Cumhurbaşkanı Recep Tayyip Erdoğan, Türkiye ile Hollanda arasında çıkan krizin uluslararası hukuk alanına taşınacağının sinyalini verdi. Erdoğan’ın Dışişleri Bakanı Mevlüt Çavuşoğlu ile Aile Bakanı Fatma Betül Sayan Kaya’nın Avrupa İnsan Hakları Mahkemesi’ne (AİHM) gideceğini açıklamasının ardından Türkiye’nin konuyu uluslararası hukuk önüne götürmesi için önündeki en elverişli yol AİHM’ye gitmek. Türkiye, Hollanda’daki Türk diplomatların ya da Hollanda polisinin müdahale ettiği Türklerin Hollanda’da iç hukuk yollarına başvurması ve bunlardan sonuç alamaması halinde AİHM’ye başvurabilir.

AİHM’ye daha çok bireysel başvurular yapılıyor ancak Avrupa İnsan Hakları Sözleşmesi’ne (AİHS) göre AİHM’ye devletlerin de başvurması mümkün. Buna göre, bir devlet, sözleşmeye taraf başka bir devletin insan haklarını ihlal ettiği gerekçesiyle onun aleyhine AİHM’de dava açabilir.
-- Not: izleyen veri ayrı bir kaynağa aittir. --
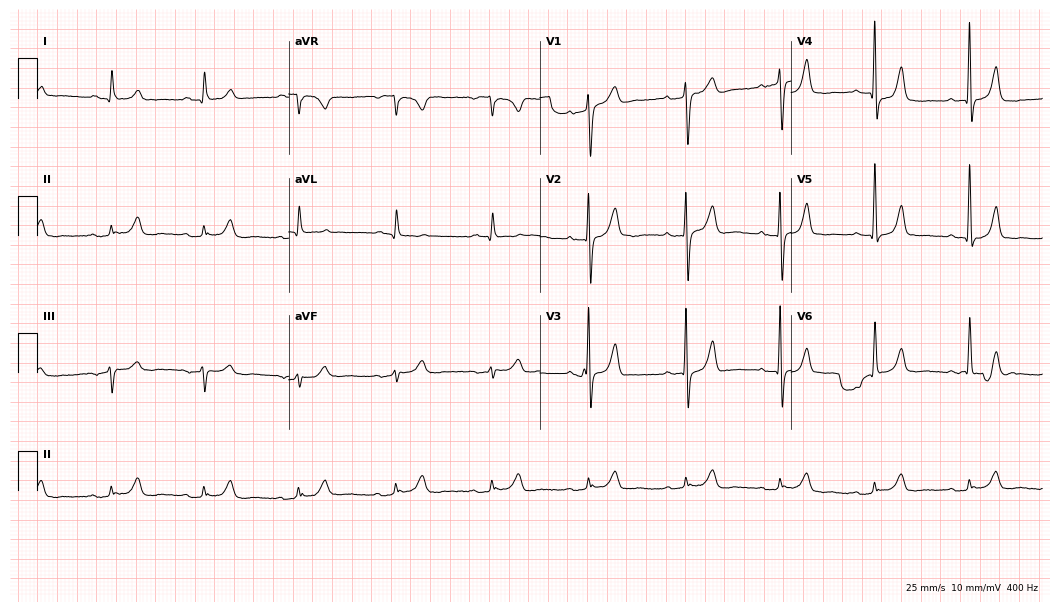
Resting 12-lead electrocardiogram. Patient: a 79-year-old man. Read as a normal ECG.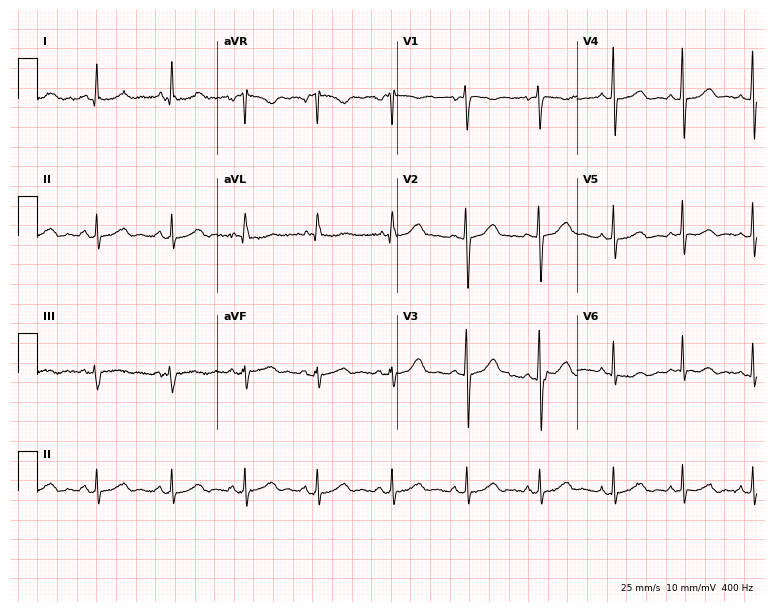
Electrocardiogram (7.3-second recording at 400 Hz), a 32-year-old woman. Overall reading on record: normal ECG.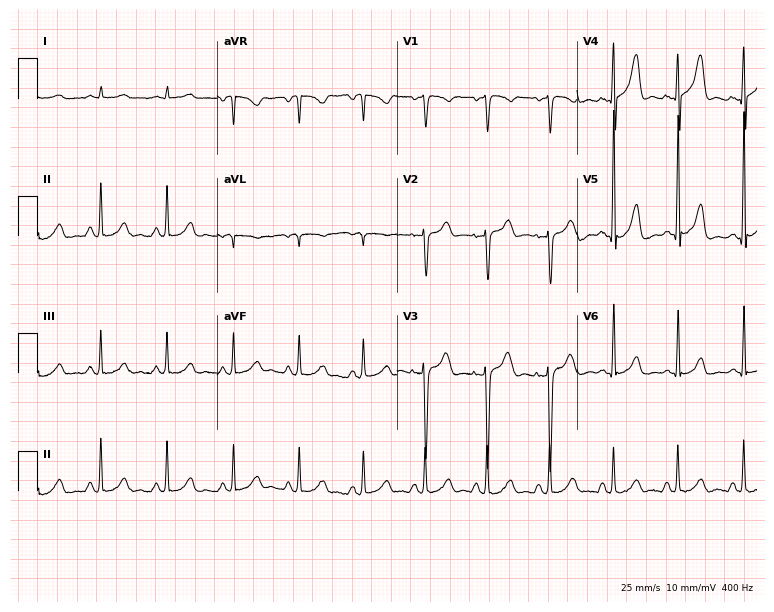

Devletlerarası başvuru’ denilen bu başvuru şeklinde devletler başkaca bir devletin bir şekilde AİHS’de tanınan hak ve özgürlükleri ihlal ettiği iddiası ile doğrudan başvuruda bulunabiliyor. Devlet başvuruları, diplomatik teamüller gereği şimdiye kadar pek işletilen bir yöntem olmadı.

AİHM’ye bugüne kadar 6’sı Türkiye aleyhine olmak üzere 13 devlet başvurusu yapıldı. İrlanda, İngiltere, Kıbrıs, Fransa ve Danimarka’nın Türkiye aleyhine yaptığı başvurulardan 4 tanesi Kıbrıs sorununa ilişkindi. Danimarka ise Türk asıllı bir Danimarka vatandaşının işkence iddiaları nedeni ile Türkiye aleyhinde ihlal iddiasında bulundu ve bu davada dostane çözüm yolu benimsendi.

Kritik hüküm

Türkiye’nin ister bireysel ister devlet başvurusu yoluyla olsun sorunu AİHM önüne taşıması halinde, davayı kazanmasının önünde iki büyük engel bulunuyor. Bunlardan ilki iç hukukta, yani Seçimlerin Temel Hükümleri Hakkındaki Kanun’da yurtdışında ve dış temsilciliklerde seçim propagandasının yasaklanması. İkinci engel ise ‘Yabancıların siyasal etkinliklerinin kısıtlanması’ AİHS’nin 16. maddesinden kaynaklanıyor. Bu maddeye göre devletler yabancıların siyasal etkinliklerine kısıtlama getirme konusunda geniş yetkilere sahip. Düzenlemelere göre bu konudaki yasaklamalar ‘ifade özgürlüğü, toplantı özgürlüğü ve ayrımcılık yasağı’ kapsamında değerlendirilmiyor.

Divan yolu kapalı

Türkiye’nin Hollanda ile yaşanan krizi AİHM önüne götürmenin dışında gündeme gelen seçeneklerden biri de Uluslararası Adalet Divanı. Ancak Türkiye Uluslararası Adalet Divanı’nın yargı yetkisini tanımadığı için bu yola gidemiyor. Bu yola ancak Türkiye ile Hollanda arasında sorunun Adalet Divanı’nda çözülmesi için bir anlaşma yapılması halinde başvurulabilir ama iki ülkenin de buna yanaşması mümkün değil.